The FBI Uniform Crime Reporting Program collects hate crime data from law enforcement agencies. the UCR Program collects data on only prosecutable hate crimes, which make up a fraction of hate incidents (which includes non-prosecutable offenses, such as circulation of white nationalist recruitment materials on college campuses).
The Southern Poverty Law Center uses media accounts and people’s self-reports to assess the situation.
What type of study is this (observational/experiment)?
It is observational
If you collected the data, state self-collected. If not, provide a citation/link.
https://github.com/fivethirtyeight/data/tree/master/hate-crimes
What is the response variable? Is it quantitative or qualitative?
the response variable is hate_crimes_combine, it is numeric.
You should have two independent variables, one quantitative and one qualitative.
high_unemployed as qualitative, and share_unemployed_seasonal as quantitative.
If the share_unemployed_seasonal is higher than median, then the reply is true, else is false.
Provide summary statistics for each the variables.

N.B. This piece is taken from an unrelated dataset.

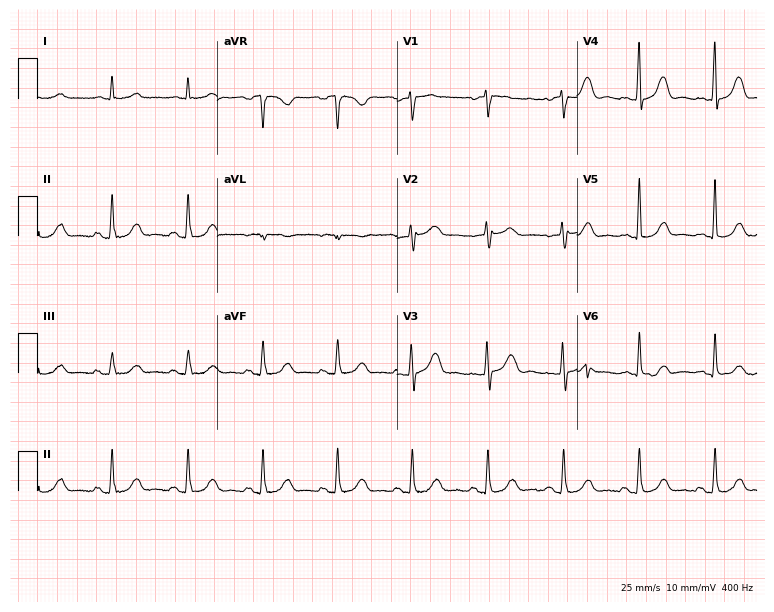
Standard 12-lead ECG recorded from a female patient, 66 years old. Read as a normal ECG.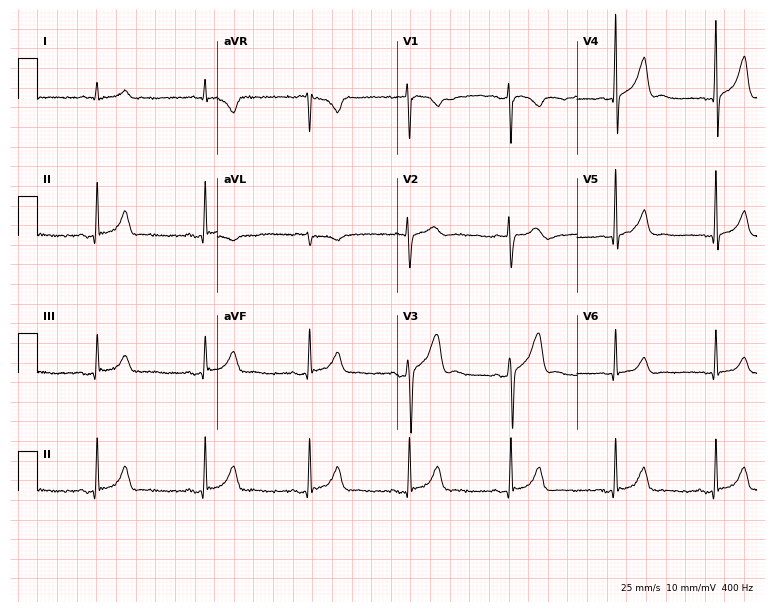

Also include appropriate visualizations related to your research question (e.g. scatter plot, boxplots, etc). This step requires the use of R, hence a code chunk is provided below. Insert more code chunks as needed.
table(hate_url$high_unemployed, useNA='ifany')
##
## FALSE TRUE
## 27 20
describe(hate_url$hate_crimes_combine)
## vars n mean sd median trimmed mad min max range skew kurtosis se
## X1 1 47 2.65 1.9 2.23 2.43 1.46 0.53 12.48 11.94 2.93 12.61 0.28
describe(hate_url$share_unemployed_seasonal)
## vars n mean sd median trimmed mad min max range skew kurtosis se
## X1 1 47 0.05 0.01 0.05 0.05 0.01 0.03 0.07 0.04 0.03 -0.71 0
describeBy(hate_url$hate_crimes_combine,
group = hate_url$high_unemployed, mat=TRUE)
## item group1 vars n mean sd median trimmed mad min
## X11 1 FALSE 1 27 2.638884 1.262283 2.257538 2.585261 1.545220 0.8855916
## X12 2 TRUE 1 20 2.655671 2.560312 2.120228 2.182719 1.046404 0.5324321
## max range skew kurtosis se
## X11 5.43271 4.547118 0.341475 -0.9504367 0.2429265
## X12 12.47578 11.943349 2.753245 7.9135465 0.5725033
ggplot(hate_url, aes(x=hate_crimes_combine)) + geom_histogram()
## `stat_bin()` using `bins = 30`. Pick better value with `binwidth`.
ggplot(hate_url, aes(x=share_unemployed_seasonal)) + geom_histogram()
## `stat_bin()` using `bins = 30`. Pick better value with `binwidth`.